Project title: Insight into the hunter-gatherer life. Human activities in the light of Late Glacial and Early Holocene archaeological and palaeoceological evidence from Western Poland

Project lead: dr Iwona Sobkowiak-Tabaka

Project lead, institutional: Institute of Archaeology and Ethnology of the Polish Academy of Sciences

Project financing: SONATA

 

 

Characteristics

 

Around 14,000 years ago, after retreating the Scandinavian Ice-Sheet to the North, hunter-gatherers started to appear at the Polish Lowland. This way of life existed up to the spreading of livestock farming and agriculture in the 2-nd half of 7-th millennium. Despite the growing number of multidisciplinary research of older and middle Stone Ages this period is still the poorest recognized in prehistory.
Due to considerable time space the only reminiscences of hunter-gatherers settlement are usually stone and flint tools. It could seem that is very little but carefully “reading” them – getting to know what activities were taken by using them (scarping, cutting, sawing, game hunting, processing of bones, striking fire etc.), or if they were repaired, whether the raw material from which they are made originated from the nearest vicinity of the sites or it had been “imported” from afar. All these will allow in an indirectly way recognize the hunter-gatherers activities.

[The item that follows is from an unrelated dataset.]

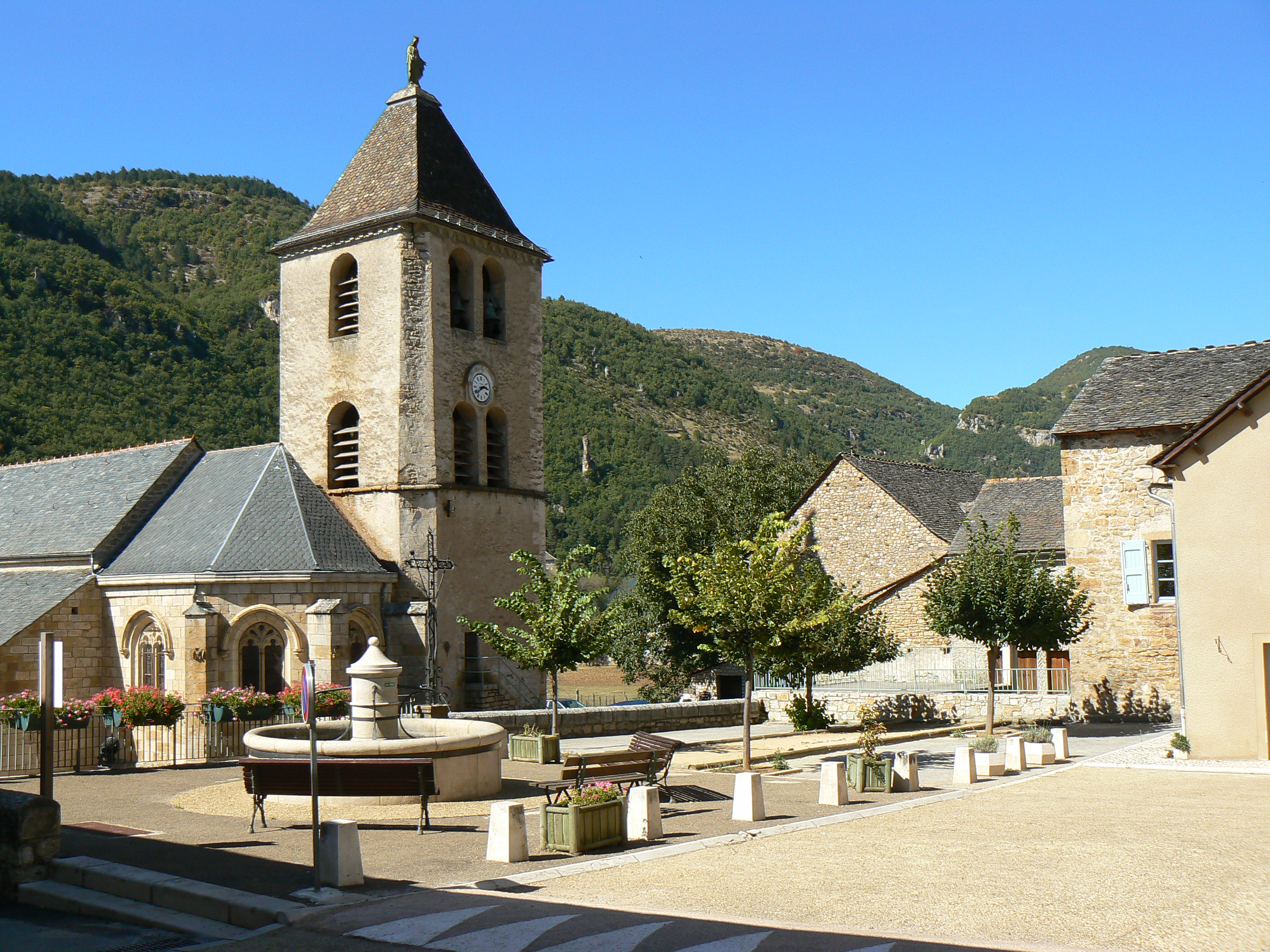 Place de l'église à Quézac en Lozère

Dispersion of flint artefacts – nodules; cores processed in order to get blanks for tools manufacturing and tools in the campsites allows us to reconstruct its spatial organization, distinguishing the specific zones of human activities (e.g. hide, game processing).
The main aim of the research project is therefore to recognize lifeways of Late Palaeolithic and Mesolithic hunter-gatherers in present-day Western Poland. The project involves seeking the answers for crucial issues concerning existence of these societies – how their life looked like, what they ate, what activities they took, what was their impact on the local environment and whether it is readable for us, and if so, in which data. Were different strategies for livelihood applied by chronologically and culturally diverse communities, and if so, what was it caused by?
The broad spectrum of specific research methods will be adopted to achieve the above mentioned aim. First of all, during 3 seasons of excavations, the hunter-gatherers campsites will be explored, in vicinity of Lubrza and Kopanica, on the Lubuskie Lake District. Materials gained as a result of these investigations will be carefully studied. The comparative analysis between those campsites and known from North European Plain will be conducted.
The radiocarbon dating of organic materials (e.g. animal bones) or charcoal from hearths give us possibility to define the precise age of the campsites.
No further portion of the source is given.